雨音の周波数
〈今日も楽しく拝聴しました。僕はいつも車の中でこの番組を聴いてます。仕事柄、車での移動が多く、午後の仕事も頑張ろうという気持ちになります。

 ラジオドラマが聴きたいです。僕もクリスマス特番のラジオドラマを聴き、あまりに面白かったので感想メールまで送ってしまいました。ラジオって、こんなにいろいろなことができるメディアなんだと感じました。

 また聴きます。今日も一日お疲れ様でした。

 匿名希望 東京都 石井 圭吾〉


 どうしてだろう。このメールは私の知っている圭吾だと思ってしまう。"石井 圭吾"という名前なら同姓同名の人がいてもおかしくないのに。

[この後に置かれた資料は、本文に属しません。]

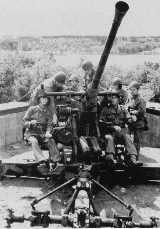 Tantolundens luftvärnsbatteri i Stockholm med en 40 mm luftvärnsautomatkanon m/36
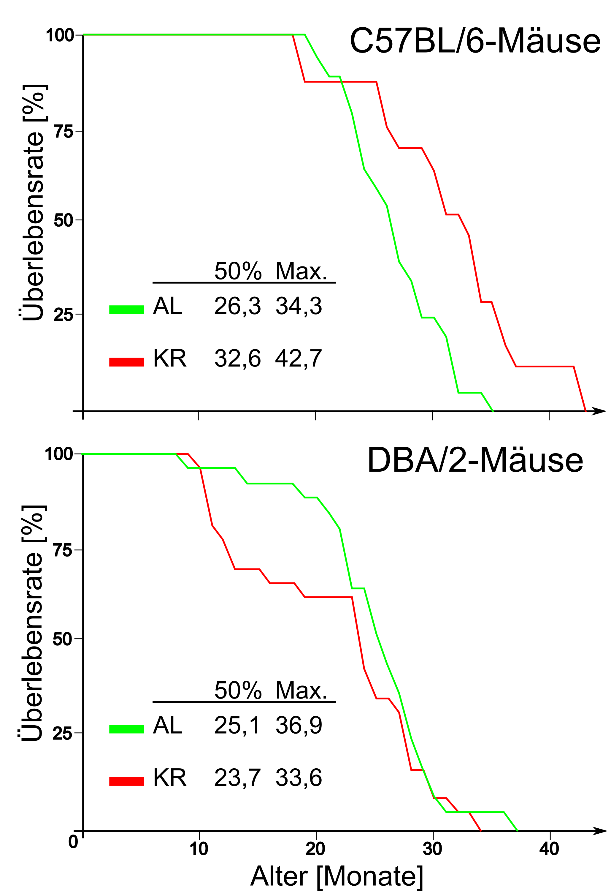 Auswirkungen der Kalorienrestriktion auf verschiedene Stämme von Mäusen. Obere Grafik C57BL/6-Mäuse ("Labormäuse"), darunter DBA/2-Mäuse ("Wildtyp")
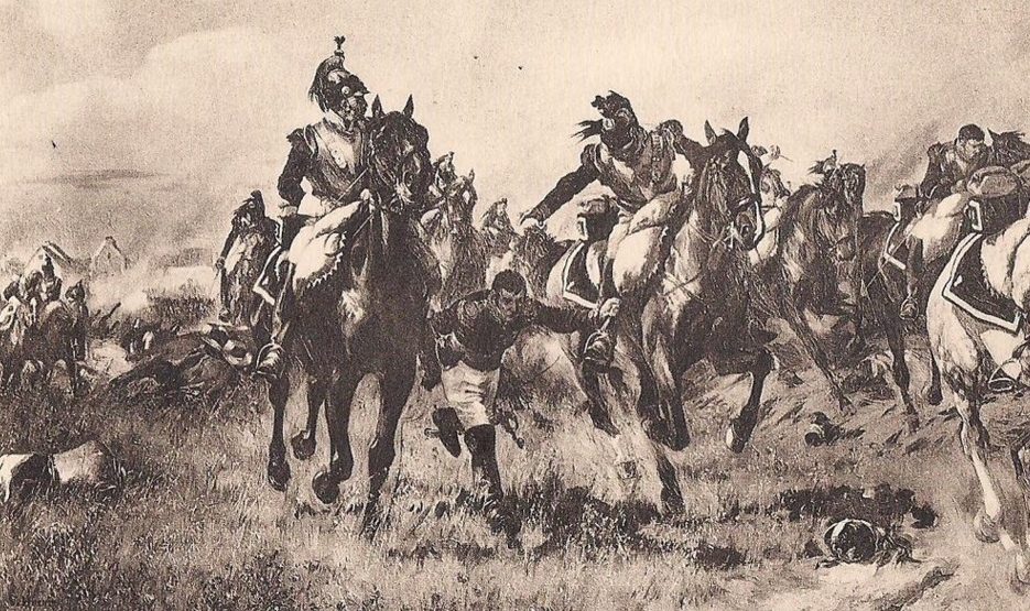 Le général Kellermann à la bataille des Quatre-Bras, 16 juin 1815. Kellermann, qui vient de mener la charge de ses cuirassiers contre les Alliés, a son cheval tué sous lui, et doit regagner les lignes françaises accroché aux étrivières de deux de ses hommes.
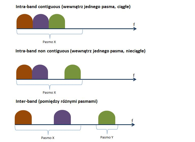 Scenariusze agregacji pasma w LTE
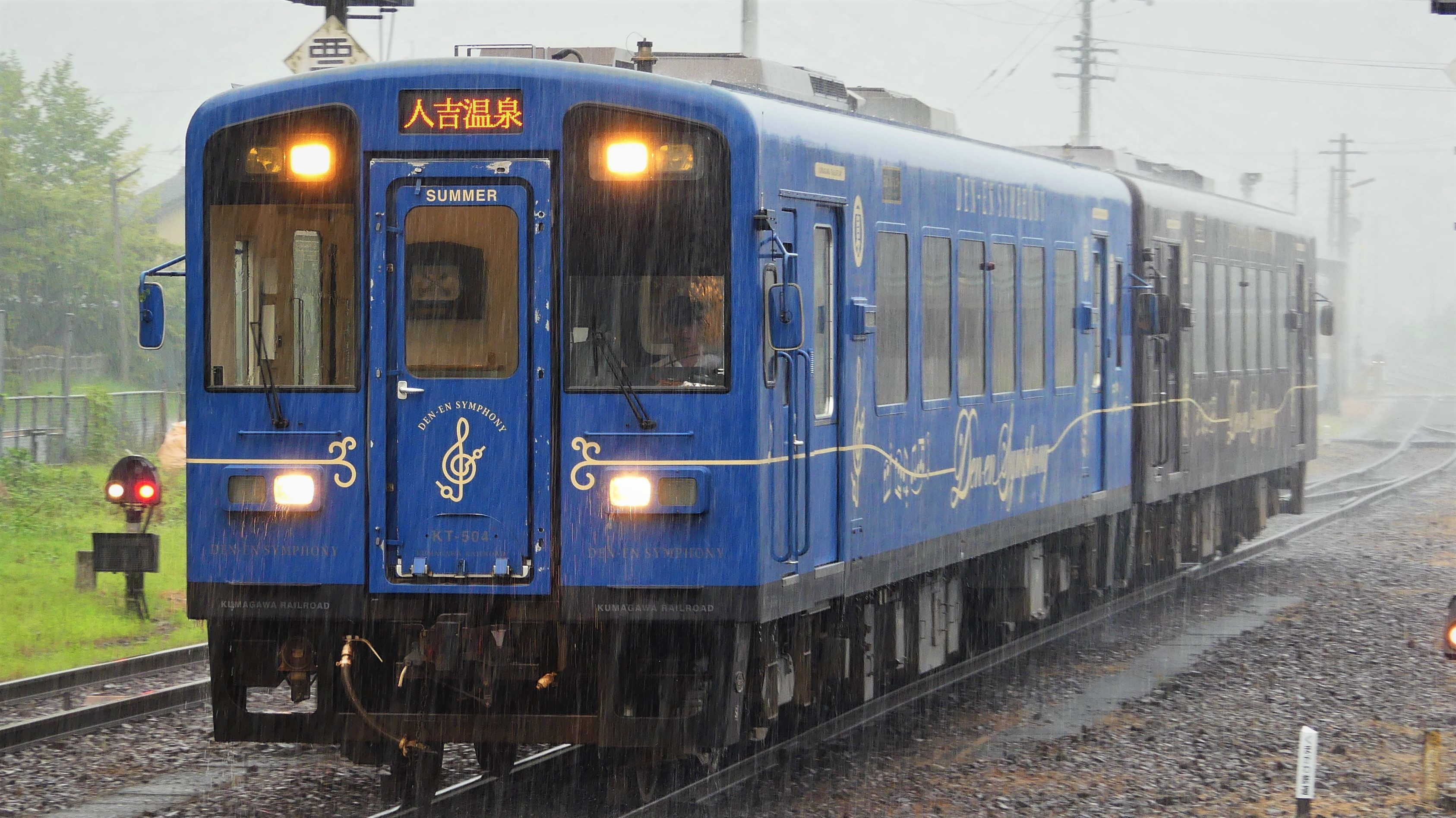 人吉温泉駅に入線するKT-500形
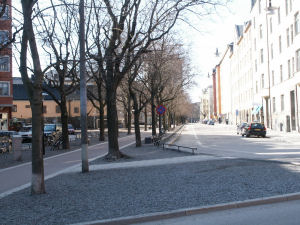 Katarina bangata, Stockholm, Sweden. Vy från Greta Garbos Torg mot Skatteskrapan.
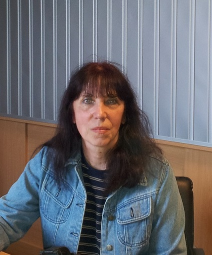 Мария Ганева
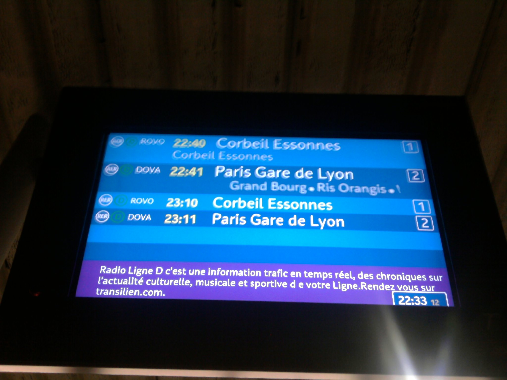 Ecran LCD Infogare en gare d'Evry Val-de-Seine.
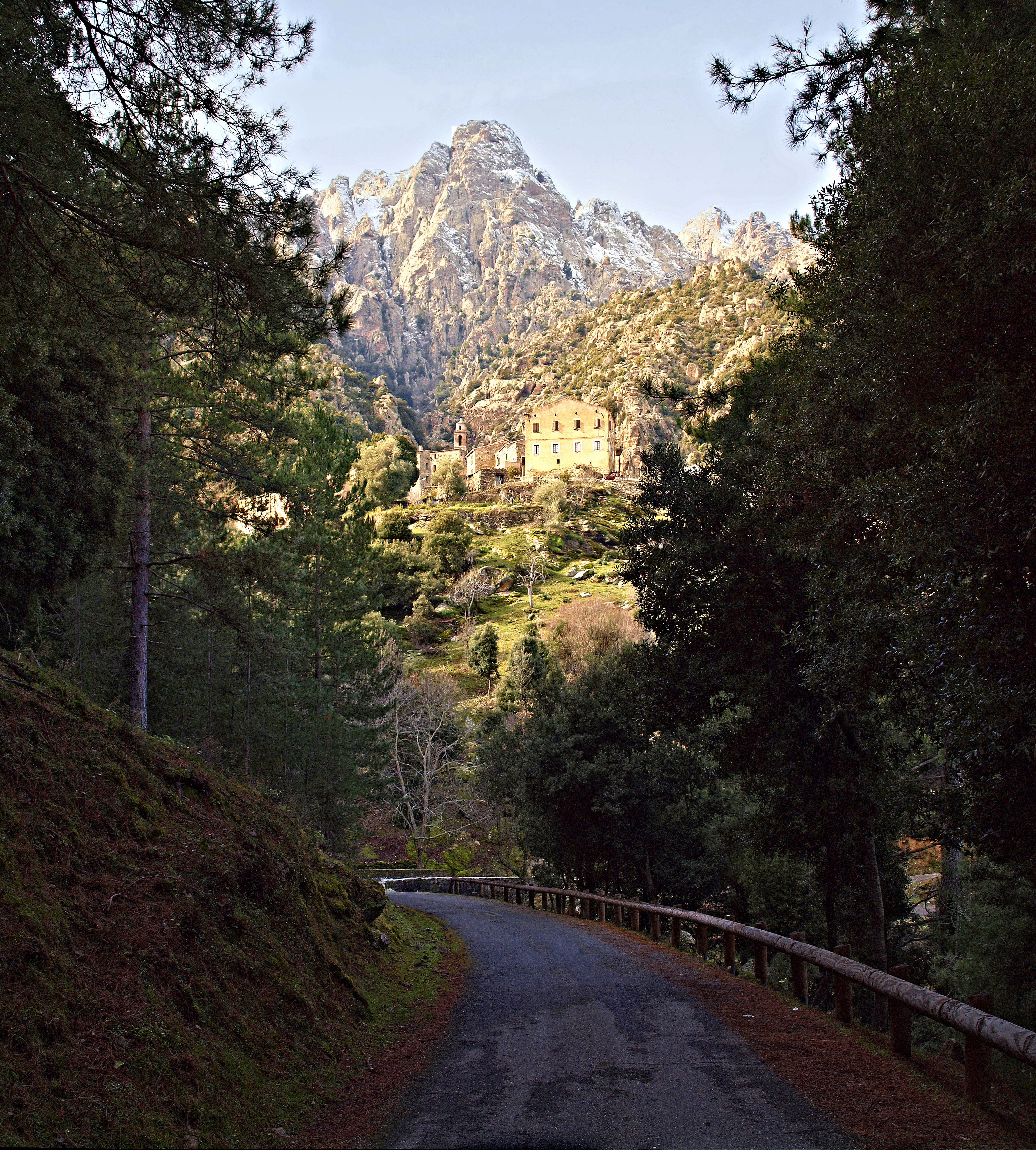 Popolasca (Corsica) - Le village et Punta Cavallare (1736m)
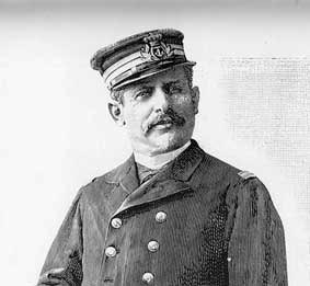 Imagen del Capitán de Fragata Fernando Villaamil, en 1894
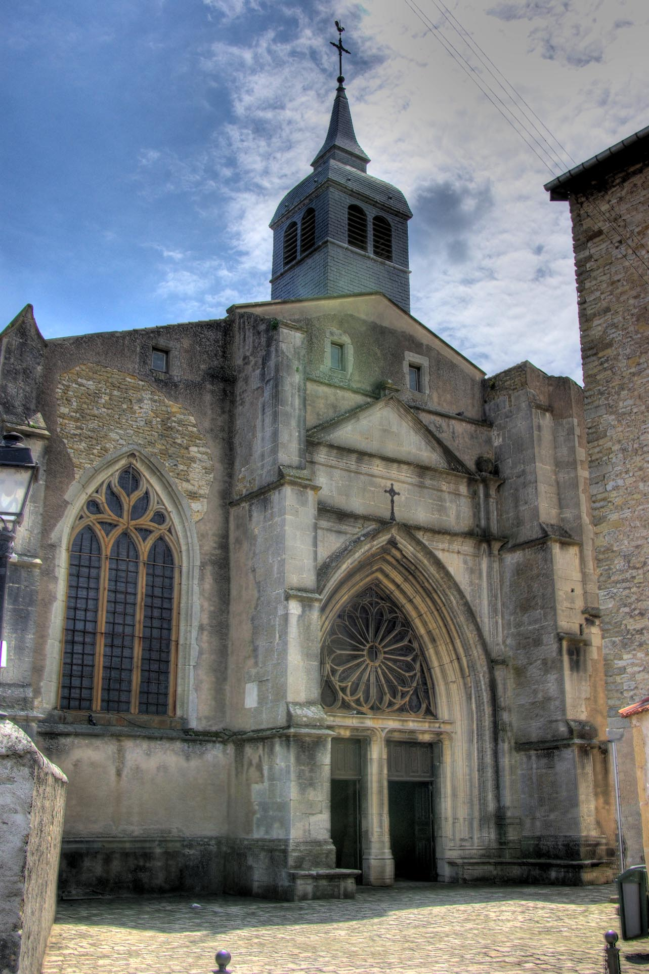 Église St Gorgon de la ville de Varangeville (54)
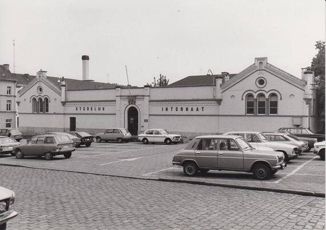 Gent Kramersplein 23
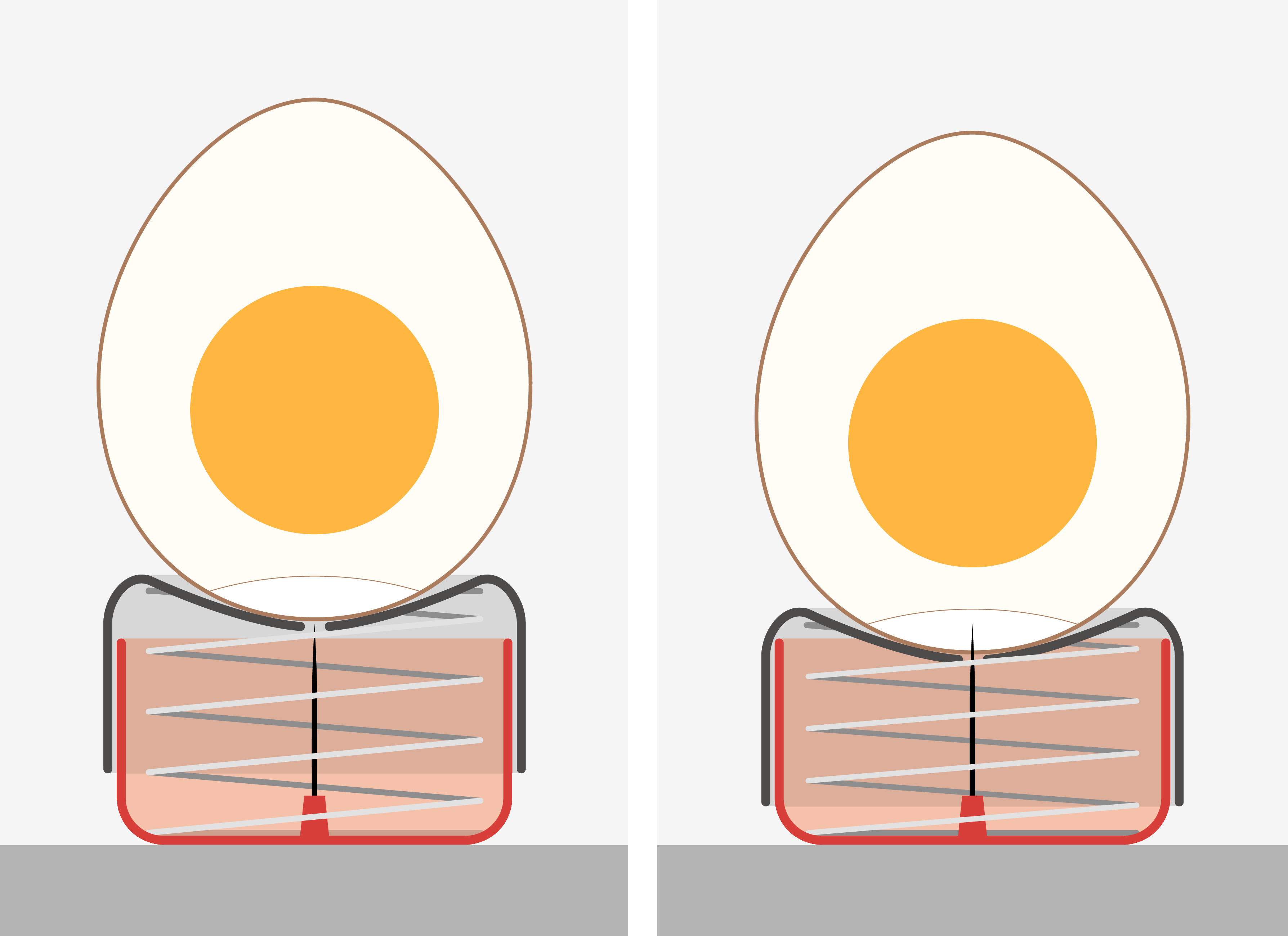 Eierstecher
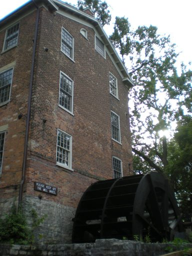 Graue Mill, Oak Brook, Illinois.
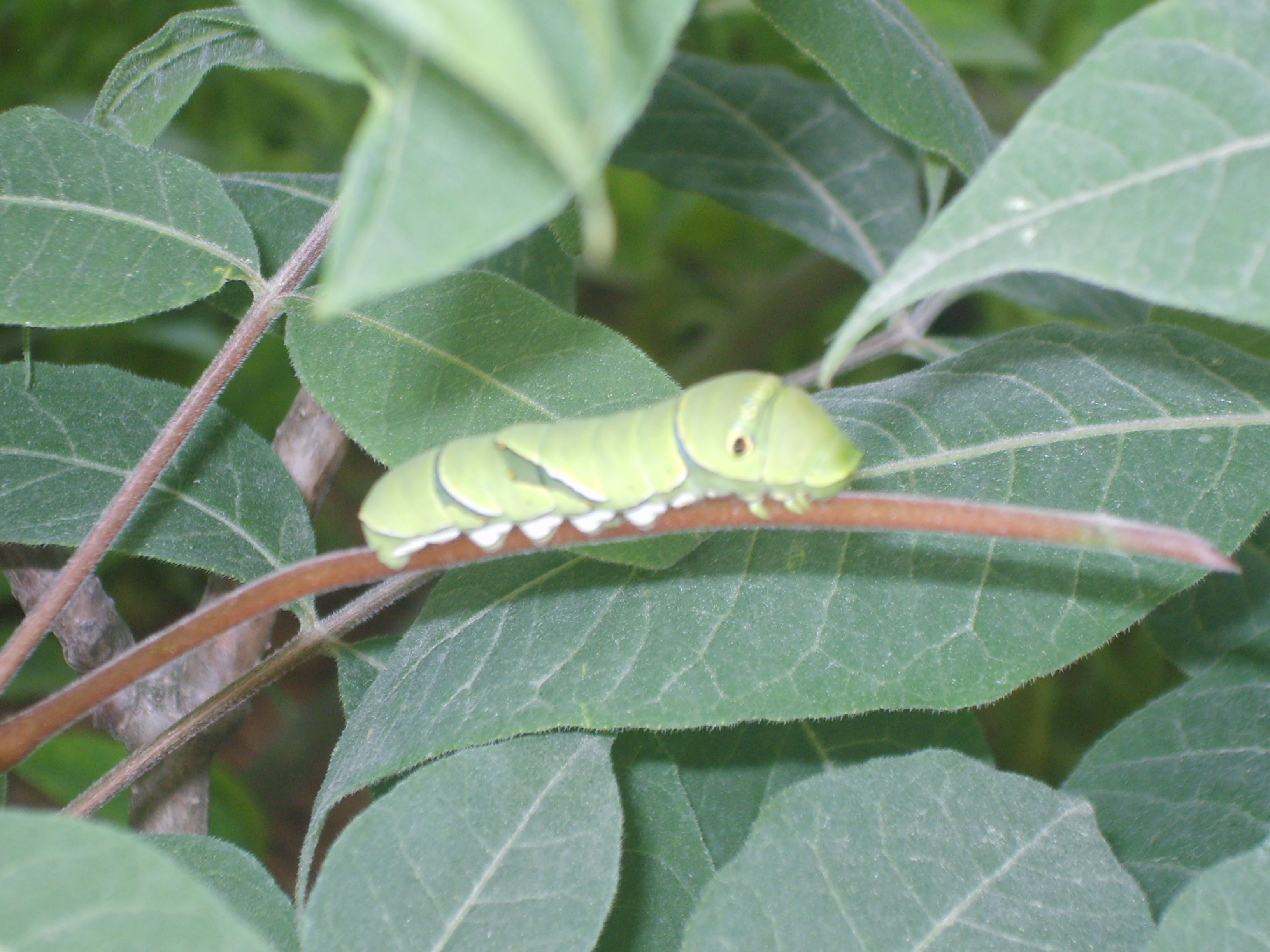 Papilio xuthus's larva on Phellodendron amurense in Hampyung Korea. 황벽나무에 살고 있는 호랑나비 애벌레. 함평 나비축제 국제나비관에서 찍음.
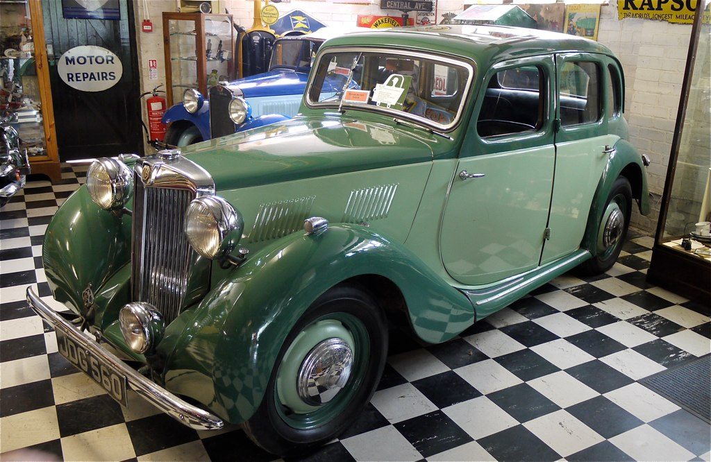 Panasonic G1 14-45 Lens
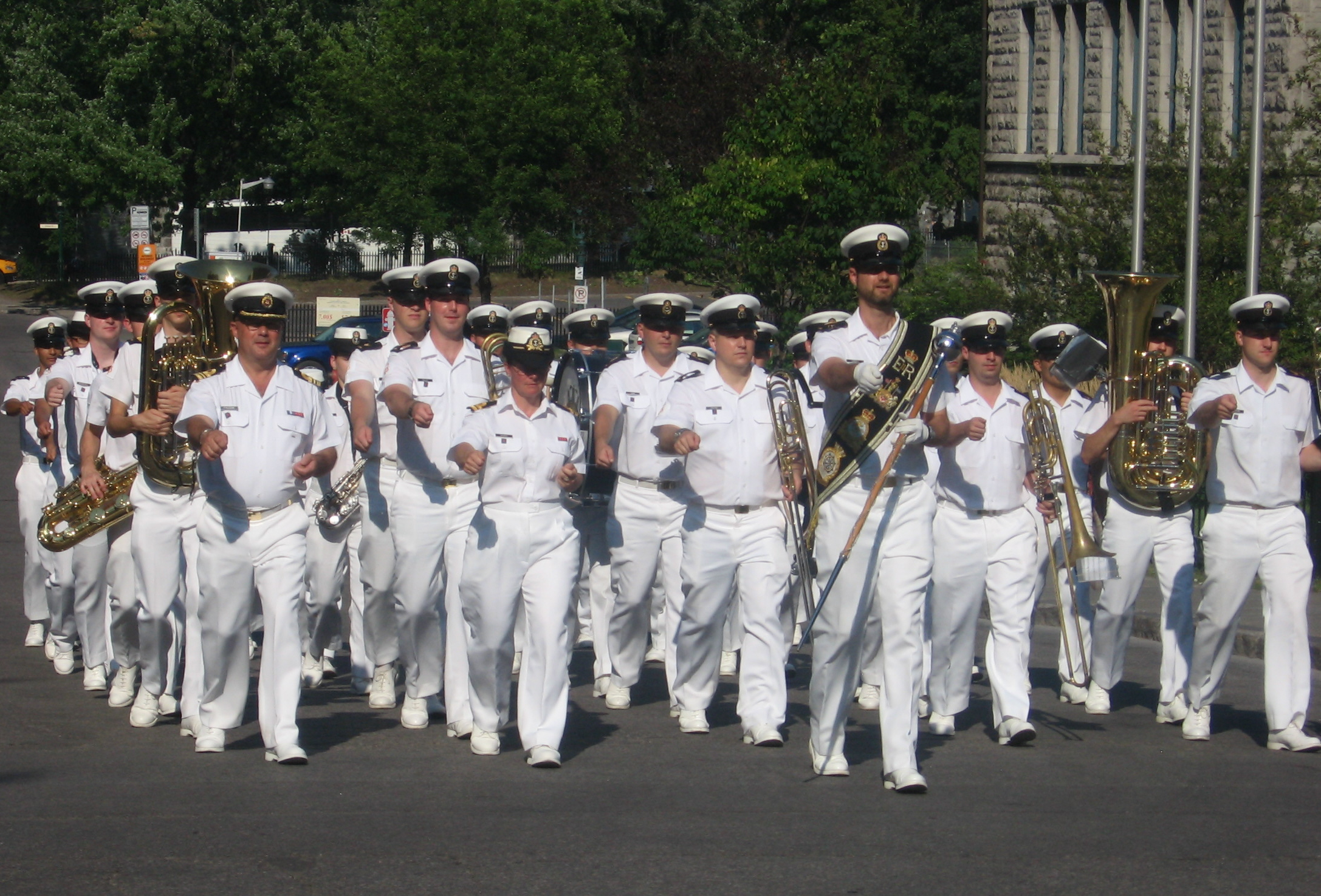 Voltigeurs de Québec
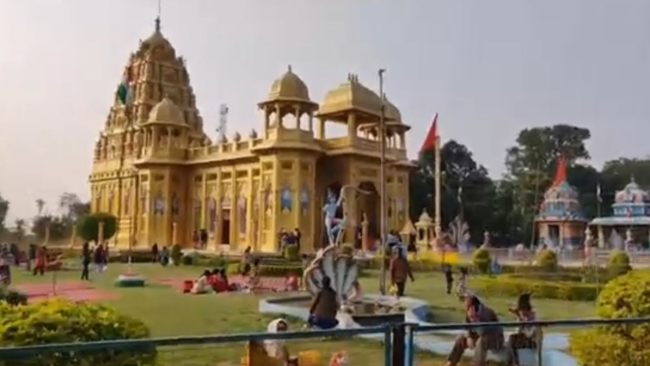 मंदिर की दृश्य
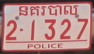 politie kenteken Cambodja
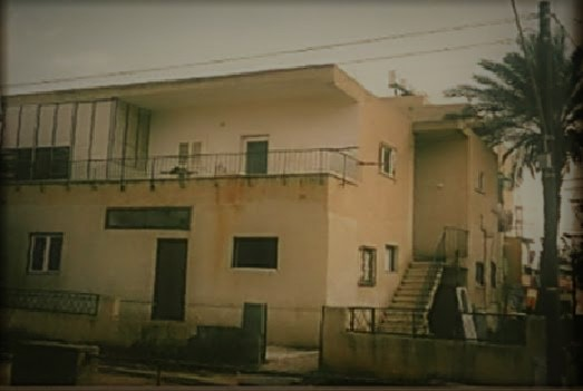 ביתו של הרב אונגרישר לפני התוספות שנעשו בו

 手に持っていた圭吾のメールを読み終えた方に置き、別の感想メールを読む。

 頭の中には高校生の姿で止まっている圭吾が浮かんでいた。


 圭吾のメールは水曜日と木曜日は必ず来るようになった。月曜日と火曜日には来ていないらしい。夏川さんや中島さんにそれとなく確認をした。

 メールの内容は番組が面白かったという感想、仕事であったちょっとした話。そして最後には決まった文章が来る。


〈また聴きます。今日も一日お疲れ様でした。

 匿名希望 東京都 石井 圭吾〉


 この部分を読むたび、心がざわざわする。あの圭吾なのだろうか、また明日もメールが来るのだろうか。もし本当に圭吾であれば、私と圭吾が唯一つながることのできる場所。それが『to place』だ。